Genetics and epigenetics

The mapping of the human genome in the turn of the millennium ushered the birth of a new domain for genetic studies, Genome Wide Association Studies (GWAS). This powerful tool is now widely used to establish the genetic co-relation of many diverse medical conditions. Three symposia showcased the recent trends in genetics and epigenetics research with language disorders, epilepsy and developmental disorders discussed. GWAS among other methods showed how complex and diverse the genetic changes can be. The iconic FOXP2 gene seems to be only a small part of the story of language development, however it remains the most studied and understood gene related to speech disorders. S. Vernes of the Max Planck Institute gave an excellent up to date review of the current understanding of that gene.
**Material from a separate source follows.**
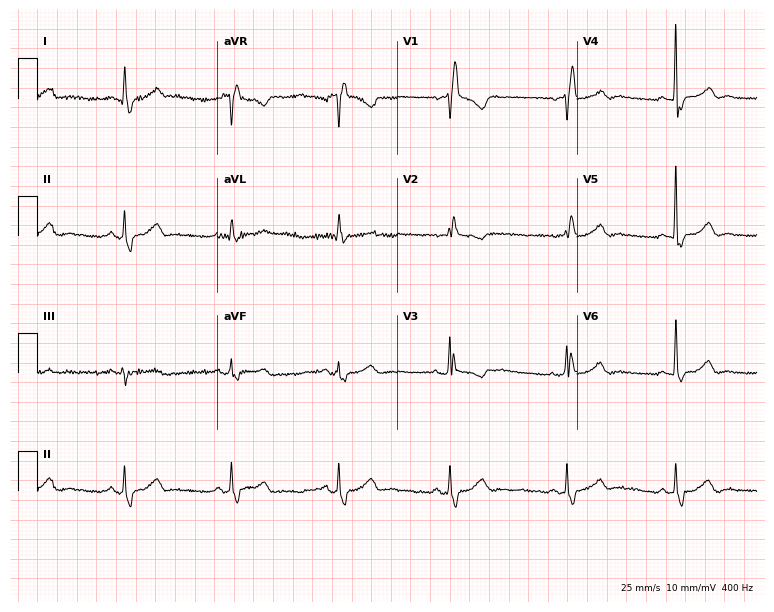
Electrocardiogram (7.3-second recording at 400 Hz), a 55-year-old female. Interpretation includes right bundle branch block.

Epigenetics was the buzz word in many presentations and posters with a focus on how in utero or early life stress is strongly linked to adult pathology via epigenetic mechanisms. However, well established genetic links continued to dominate the research landscape with a single gene such as APOE 2 and its link to Alzheimer’s Disease having a whole symposium discussing the molecular abnormalities and the potential targets for therapy.

We feel that at these times of unprecedented pressure in clinical practice, it is more important than ever to take a step back and try to catch up with the fundamentals of neuroscience and have an insight of how the landscape and paradigms of neuroscience and subsequently clinical practice are changing.

The next Festival of Neuroscience will be held in Dublin in 2019.